Tate, who served in the Marines for 30 years, watched Bob Hope make magic behind a microphone twice in his military career. The first time was in the middle of the Vietnam War while serving in the Philippines, and the second time was back on American soil when the entertainer brought his show to SeaWorld in Orlando in the 1970s. By then, Tate was happy to call Winter Park home.

Before the Orlando show, Tate found himself chatting with Hope in his dressing room.

“He couldn’t have been nicer,” he said.

“…Just being with him was enough to make you want to love what you’re doing.”

Tate saw the late-Bob Hope’s spirit embodied back on stage again last month, as he attended a performance of the USO-themed musical “All Hands on Deck” at the Winter Park Playhouse, which is showing through Oct. 9.

“They did a beautiful job,” Tate said of the show. “…It’s the best show that I’ve seen, and I’ve seen a lot of them.”

Tate has been a loyal supporter of the Winter Park Playhouse since Hurricane Charlie blew through Central Florida in 2004. The storm knocked down the fence between his house and his neighbors’ home. Mending the fence would end up building a friendship between him and those neighbors, Roy Alan and Heather Alexander of the Winter Park Playhouse.

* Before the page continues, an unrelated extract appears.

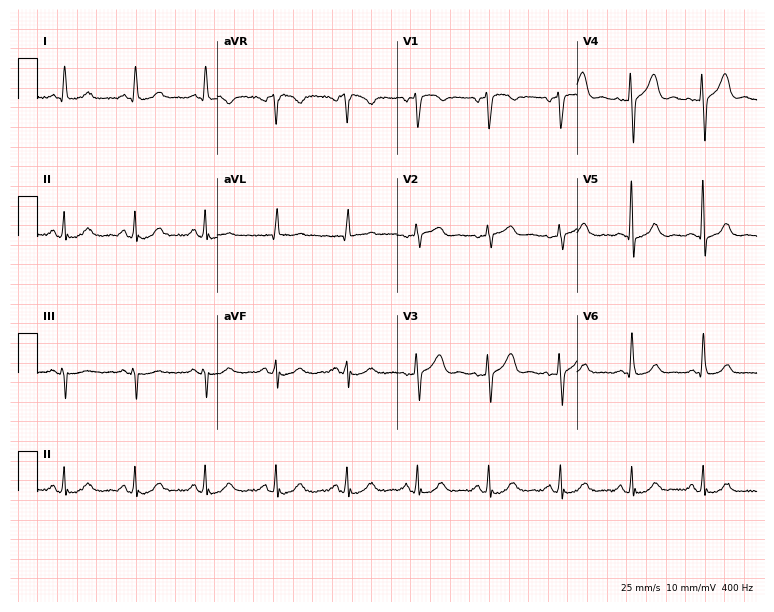
Resting 12-lead electrocardiogram. Patient: a 60-year-old female. Read as a normal ECG.

They convinced him to come check out a show shortly afterward at the small, professional theater.

“I have been in love with this place ever since,” Tate said. “…I love this community and they have done so much for this community.”

And the love affair goes both ways, said Lisa Melillo, director of marketing for the Playhouse.

“Winter Park is lucky to have you, Col. Tate,” she said.

Tate settled here after three decades as a Marine.

He boarded his first flight into a war zone in 1953 just as the Korean War came to a close. He’d return to Southeast Asia, and serve on the ground as the Vietnam War broke out.

“Whatever combat I missed in Korea, I got in Vietnam,” he said.

He’d climb the ranks to be named as the officer in charge of plans, programs and operations for the Marine Division consisting of 33,000 Marines stationed throughout 700 square miles during Vietnam.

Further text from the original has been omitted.